The right to build is itself a product to sell, not an ideology
Conventional housing-policy frame treats zoning as a constraint on construction. Build new units and supply rises, thus so prices fall. The frame is correct but again a very incomplete and limited way of thinking. Legal entitlement to build is itself an asset whose value capitalizes into land prices the moment the entitlement changes, regardless of whether anyone builds anything.
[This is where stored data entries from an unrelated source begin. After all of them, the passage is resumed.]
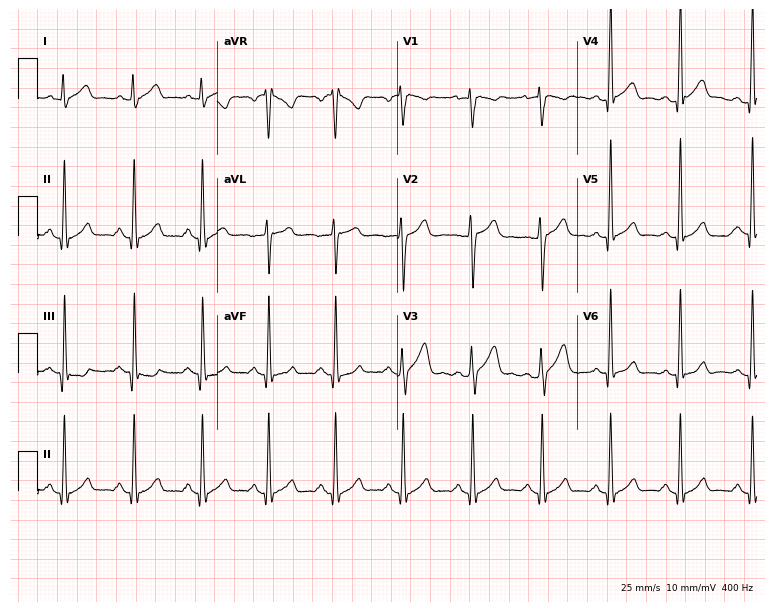
Resting 12-lead electrocardiogram (7.3-second recording at 400 Hz). Patient: a 28-year-old male. Read as a normal ECG.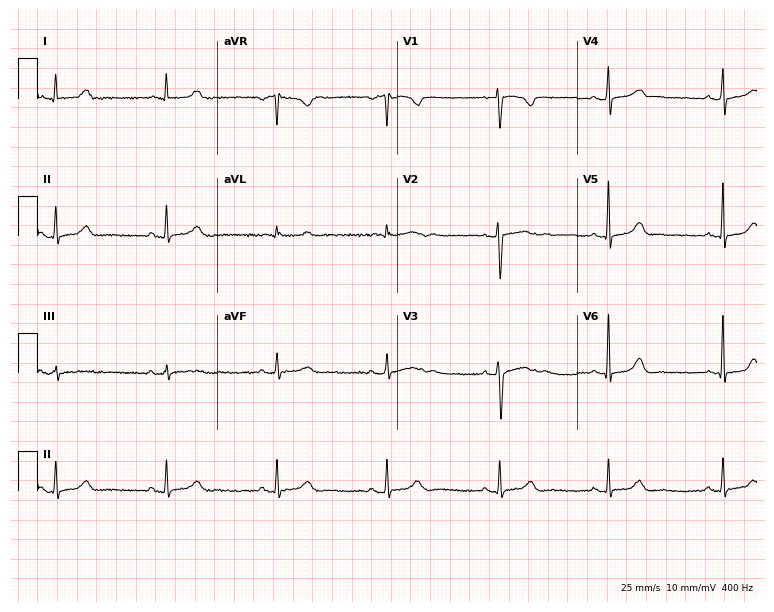
ECG — a female, 46 years old. Labelled as a normal ECG.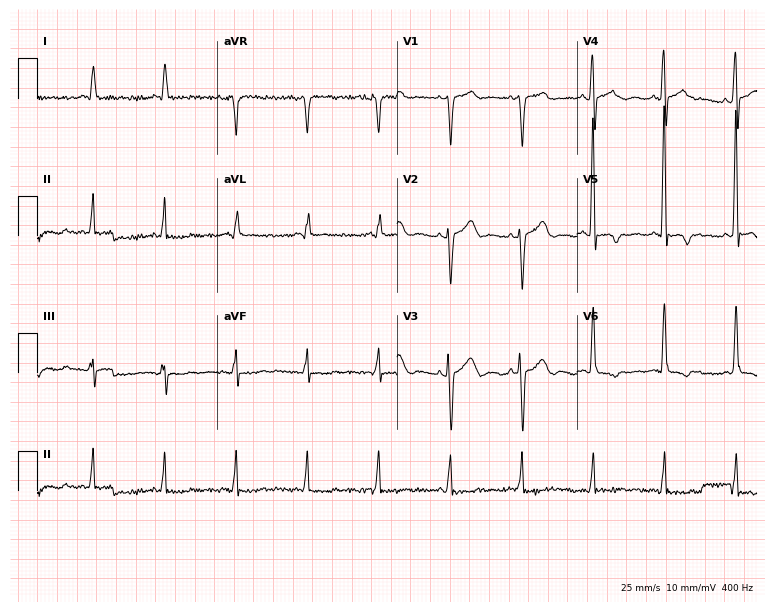
ECG — a male patient, 80 years old. Screened for six findings — first-degree AV block, right bundle branch block, left bundle branch block, sinus bradycardia, atrial fibrillation, sinus tachycardia — none is recorded.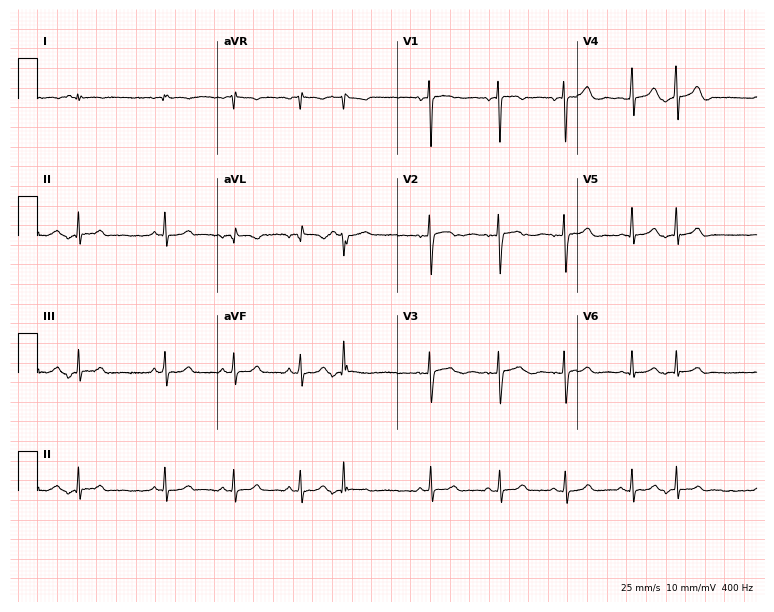
ECG — a female, 20 years old. Screened for six findings — first-degree AV block, right bundle branch block, left bundle branch block, sinus bradycardia, atrial fibrillation, sinus tachycardia — none is recorded.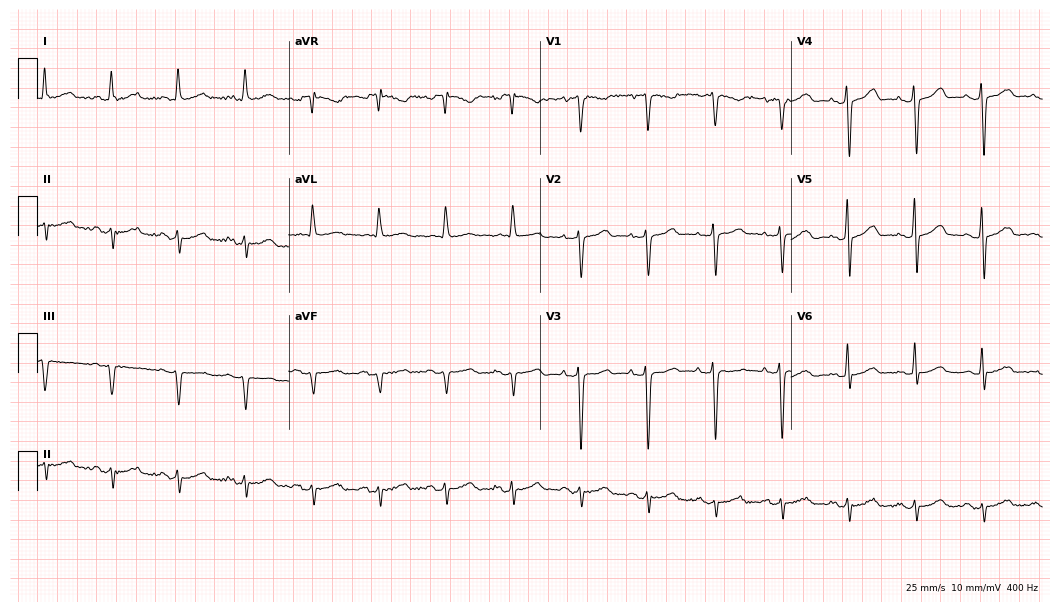
Standard 12-lead ECG recorded from a 62-year-old woman. None of these six findings is recorded: first-degree AV block, right bundle branch block (RBBB), left bundle branch block (LBBB), sinus bradycardia, atrial fibrillation (AF), sinus tachycardia.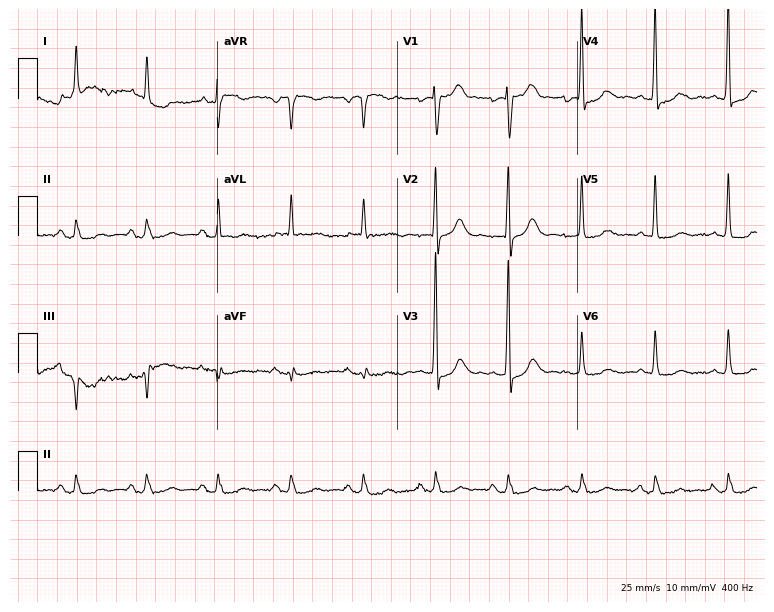
Standard 12-lead ECG recorded from a male patient, 83 years old (7.3-second recording at 400 Hz). None of these six findings is recorded: first-degree AV block, right bundle branch block, left bundle branch block, sinus bradycardia, atrial fibrillation, sinus tachycardia. Other findings, if any, are not listed.

Capozza and Helsley laid out the theory in two foundational papers. “The Fundamentals of Land Prices and Urban Growth” in the 1989 Journal of Urban Economics showed that in rapidly growing cities, the value of expected future rent increases (the growth premium,) can account for half of total land price. “The Stochastic City” added the option-value insight. Uncertainty about future rents imparts an option value to undeveloped land independent of any planned development. Glaeser and Gyourko’s “Zoning’s Steep Price” inverted this framing.
Gap between house prices and marginal construction costs is the zoning tax. It is the implicit price of the right to build that the regulatory system has confiscated. The zoning tax exceeded 50% of housing costs in San Francisco by the early 2000s, and Gyourko and Krimmel’s follow-up shows it is now moderate-to-high in nearly every American central city for which data exist.
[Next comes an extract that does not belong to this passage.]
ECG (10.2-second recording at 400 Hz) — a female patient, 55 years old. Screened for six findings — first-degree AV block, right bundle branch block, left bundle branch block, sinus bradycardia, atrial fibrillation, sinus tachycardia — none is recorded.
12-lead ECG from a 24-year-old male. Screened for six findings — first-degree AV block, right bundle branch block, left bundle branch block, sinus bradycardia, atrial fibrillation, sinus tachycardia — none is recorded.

This isn’t just a California thing. Greenaway-McGrevy and Phillips’s evaluation of Auckland’s 2016 Unitary Plan in Regional Science and Urban Economics in 2024 found land-price gradients shifting in upzoned versus non-upzoned areas consistent with a 23.7% increase in equilibrium floorspace, capitalized into land prices the moment the plan was announced. Cheung’s Urban Studies paper reconfirms this. Parcels where land dominated total value gained after upzoning, while parcels where the existing structure dominated lost relative price, because the new entitlement made redevelopment more likely.
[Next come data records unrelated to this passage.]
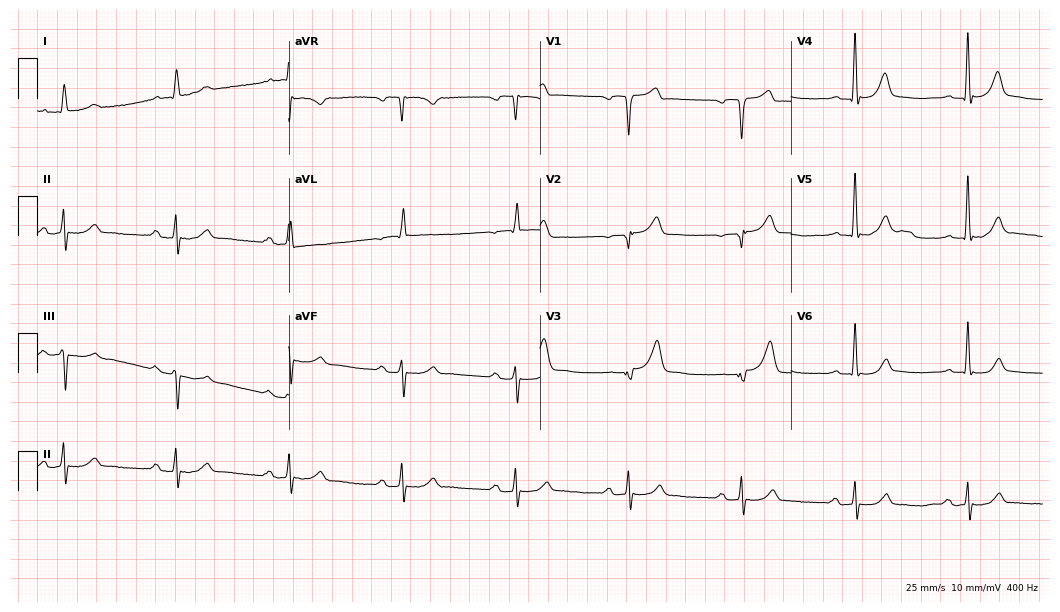
Standard 12-lead ECG recorded from a 72-year-old male patient (10.2-second recording at 400 Hz). The tracing shows first-degree AV block.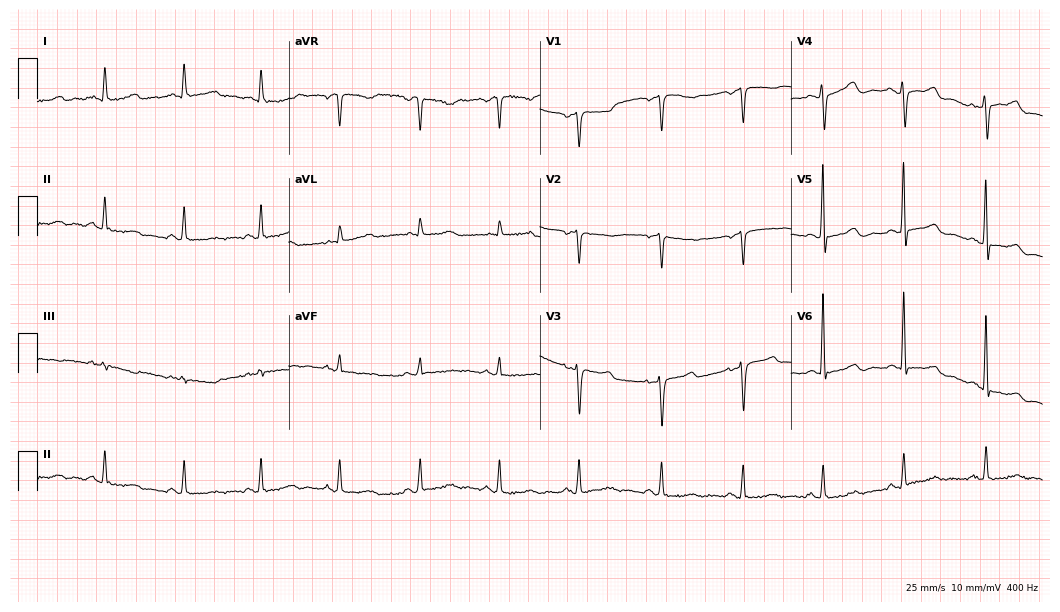
Resting 12-lead electrocardiogram (10.2-second recording at 400 Hz). Patient: a woman, 57 years old. None of these six findings is recorded: first-degree AV block, right bundle branch block, left bundle branch block, sinus bradycardia, atrial fibrillation, sinus tachycardia.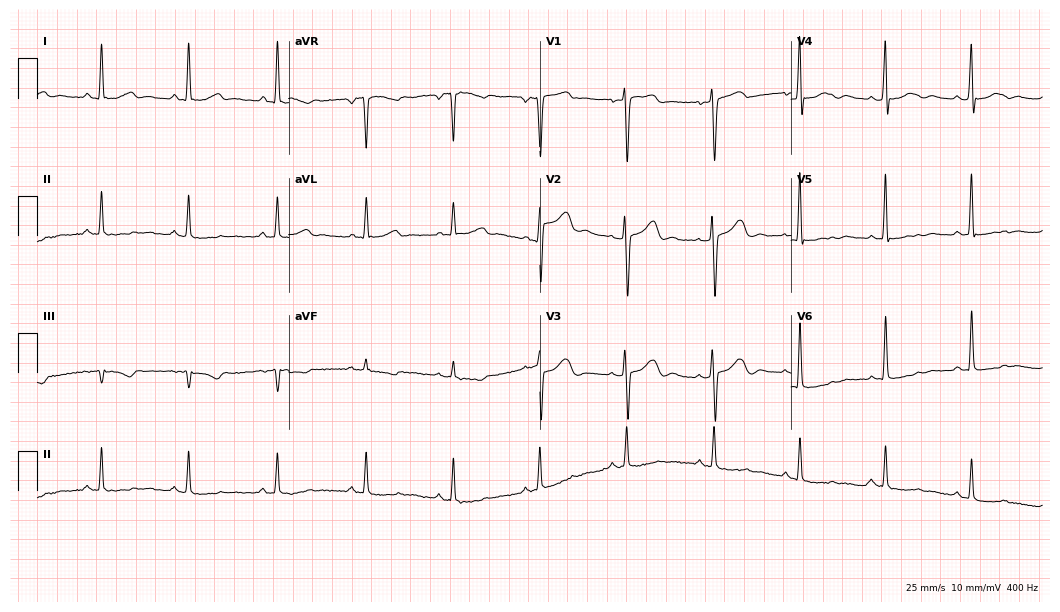
Standard 12-lead ECG recorded from a female, 51 years old (10.2-second recording at 400 Hz). None of these six findings is recorded: first-degree AV block, right bundle branch block, left bundle branch block, sinus bradycardia, atrial fibrillation, sinus tachycardia. Findings outside these six are not listed.

We see this with California’s accessory dwelling unit reforms. Beginning with AB 2299 and SB 1069 in 2016, California systematically stripped local barriers to ADU construction on single-family parcels. The FHFA’s tracking of Enterprise-backed appraisals shows the share of California appraisals with an ADU rose from 1.8% in 2016 to 3.0% in 2023. Industry appraisal data shows ADU-equipped properties trading at 25-50% premiums to comparable non-ADU homes, with Los Angeles markets reaching 58%. UCLA’s Lewis Center has an ongoing parcel-level analysis explicitly designed to “isolate the impacts of ADU legalization (i.e., the option value created for existing parcels) on land values.” Every single-family lot in California gained the right to host a second dwelling unit and that right capitalized into land values before most owners exercised it.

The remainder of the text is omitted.